Government should not only give the tool to ban interest only loan and DTI to RBNZ but see to it that it is implimented immediately and is not used as a tool/excuse to buy more time, delay and passing the buck
Bloomberg interview provides some good perspective on value https://youtu.be/RYfmRTyl56w
Problem there is we (taxpayers) would be sharing that equity on ridiculously inflated house prices, compared to incomes. The cost of accommodation needs to come down. Just saw a 1 bed Kiwibuild apartment going for $600K, or thereabouts in AKL. This is unacceptable. Think of the purchasers that will be underwater in a couple of years - all thanks to the government. Nuts.
Seriously, is there any genuine alternative? If there is, then I would like to know. I am all ears...
And is it really a bad thing? A stake in something is better than a stake in nothing. Especially when your outgoings are much lower than what you would pay in rent.
There is an alternative, but it's a big old reset button no one seems to want to push. CGTs, DTIs, LVRs based on cash-only, a higher OCR, the works - and ideally a soft landing for owner-occupiers if you don't want consumer spending to dry up totally. Whether that's a state-funded zero-percent mortgage or whatever, it's the only way we'll ever get back to 5x houses.
I am waiting for someone to argue why a major shared equity scheme is not a big part of the solution. I am yet to hear a valid criticism
And to those of you who think it wouldn't be popular, think again. The New Zealand Housing Foundation has got a waiting list in the thousands for its shared equity homes.

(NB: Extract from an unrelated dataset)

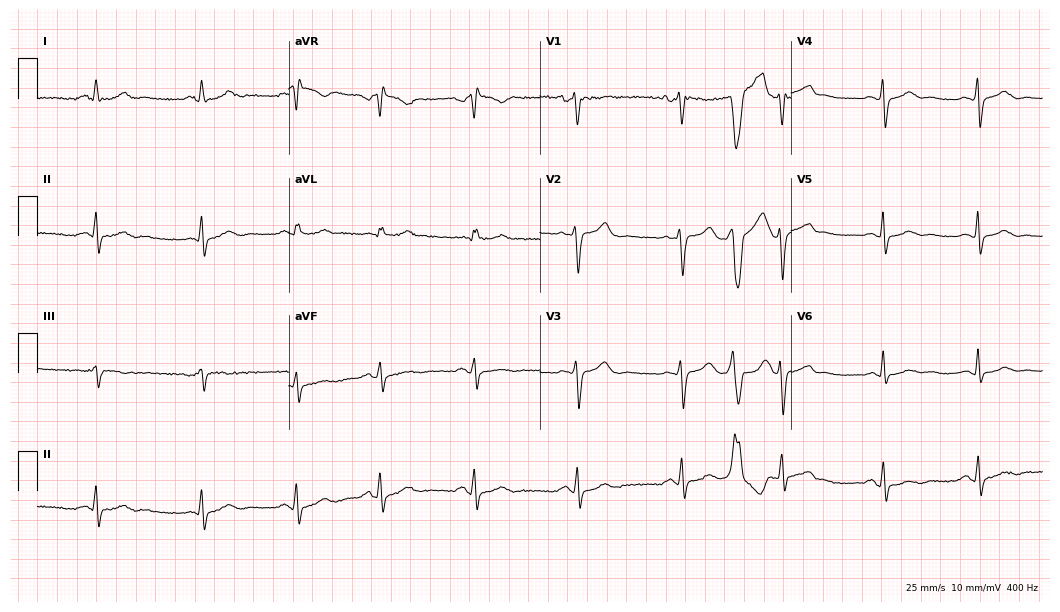
Electrocardiogram, a female, 52 years old. Of the six screened findings (first-degree AV block, right bundle branch block, left bundle branch block, sinus bradycardia, atrial fibrillation, sinus tachycardia), none is recorded. Only these six findings were labelled.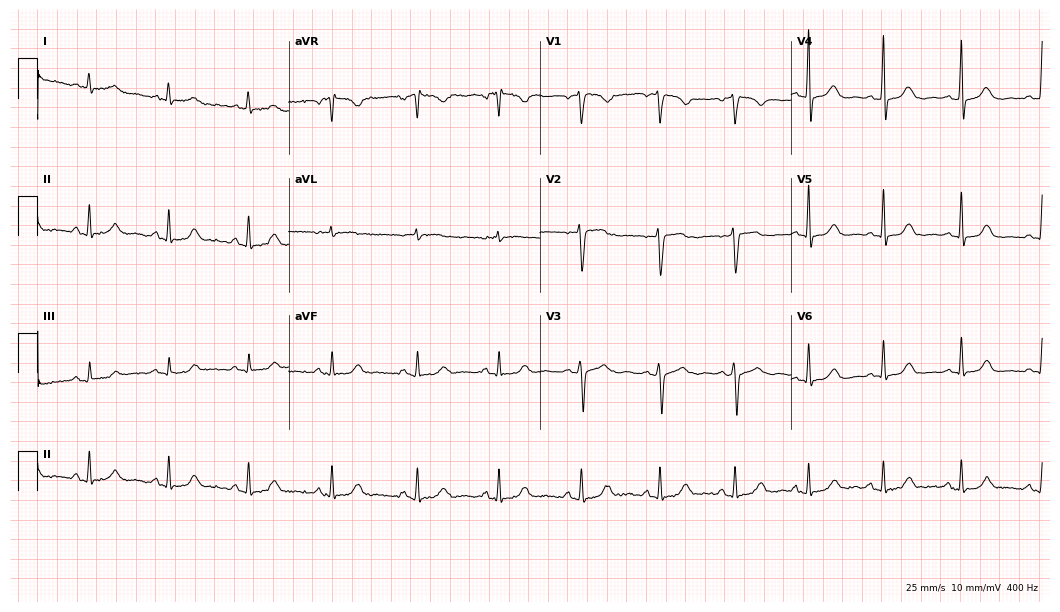
Standard 12-lead ECG recorded from a 49-year-old female (10.2-second recording at 400 Hz). Read as a normal ECG.

Heres an idea. Instead of assault being illegal, Jacinda to allow bullies to go around beating on people and provide remedies for the injured victims - compensatory grants, medical subsidies. Anything but do something to deal with the bullies. Would that seem hairbrained at all? As if govt does not stop the specuvesting behaviour and just offers help to the disaffected FHB that is the equivalent. Nothing wrong with shared ownership per se. But it's not dealing with the real problem. As specuvesors are the property equivalent of bullies who go around thumping FHB and continued to be allowed to
Where have I heard the saying "do as I say, not as I do" The government needs to get its own house in order by stopping HNZ from buying up cheap existing houses (first home buyer stuff). Blaming investors and low interest rates is easier than actually doing some real work of your own. Everyone knows existing house prices are going up but just have a go at building something cheaper. Existing house prices are always controlled by the cost of building.
Exactly this is what Jacinda Arden will do she too knows will not Have any affect on speculative demand but will be just a front to show concern that they want to help.

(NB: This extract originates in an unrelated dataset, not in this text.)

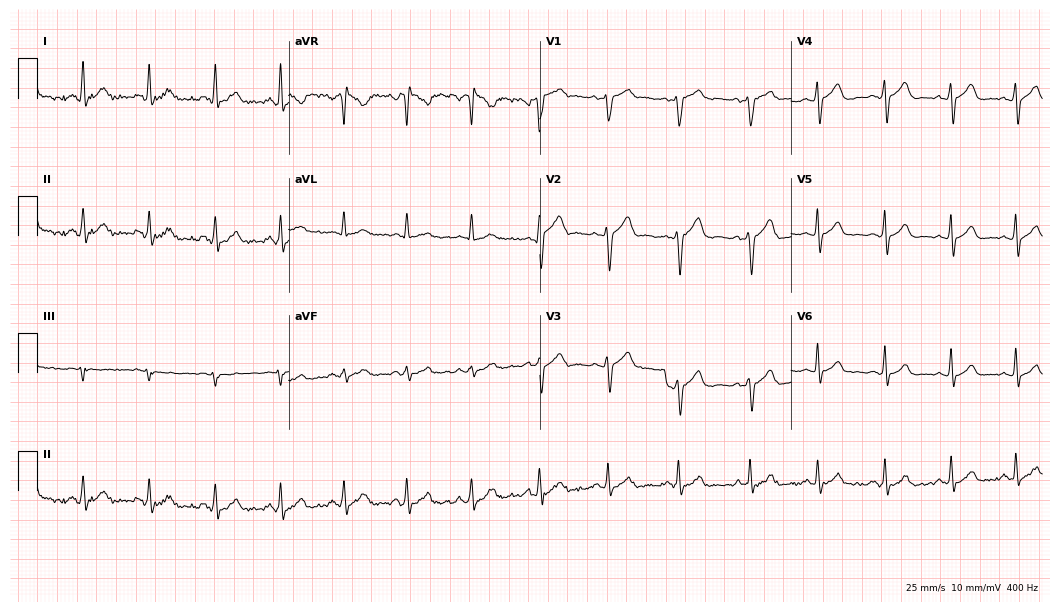
Electrocardiogram, a 22-year-old male. Of the six screened findings (first-degree AV block, right bundle branch block, left bundle branch block, sinus bradycardia, atrial fibrillation, sinus tachycardia), none is recorded.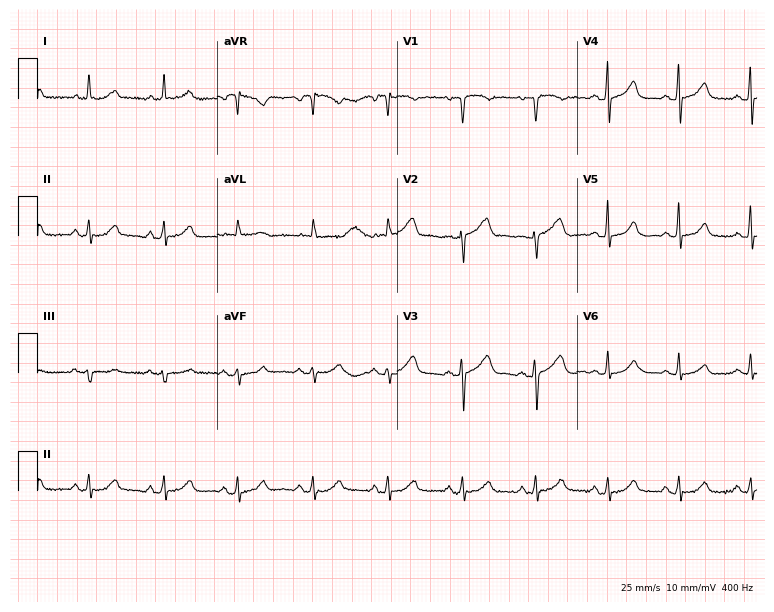
12-lead ECG from a 69-year-old female (7.3-second recording at 400 Hz). Recorded interpretation: within normal limits.

Interest Only loan could be game changer along with DTI and exactly for this reason will not act on it. Maximum will ask RBNZ to look into it as have done it early and RBNZ will take its own sweet time to think......strategy by government to delay as much as possible.
In given situation, INTEREST ONLY LOAN TOGETHER WITH DTI is the only detterent, if it their is one.
The "affordable" benchmark has historically been around 3x single annual income in developed countries.
The real culprit is the central bank. Centrally controlled interest rates to keep a dying debt fuelled-system on life-support which is effectively reshaping the social landscape for the worse.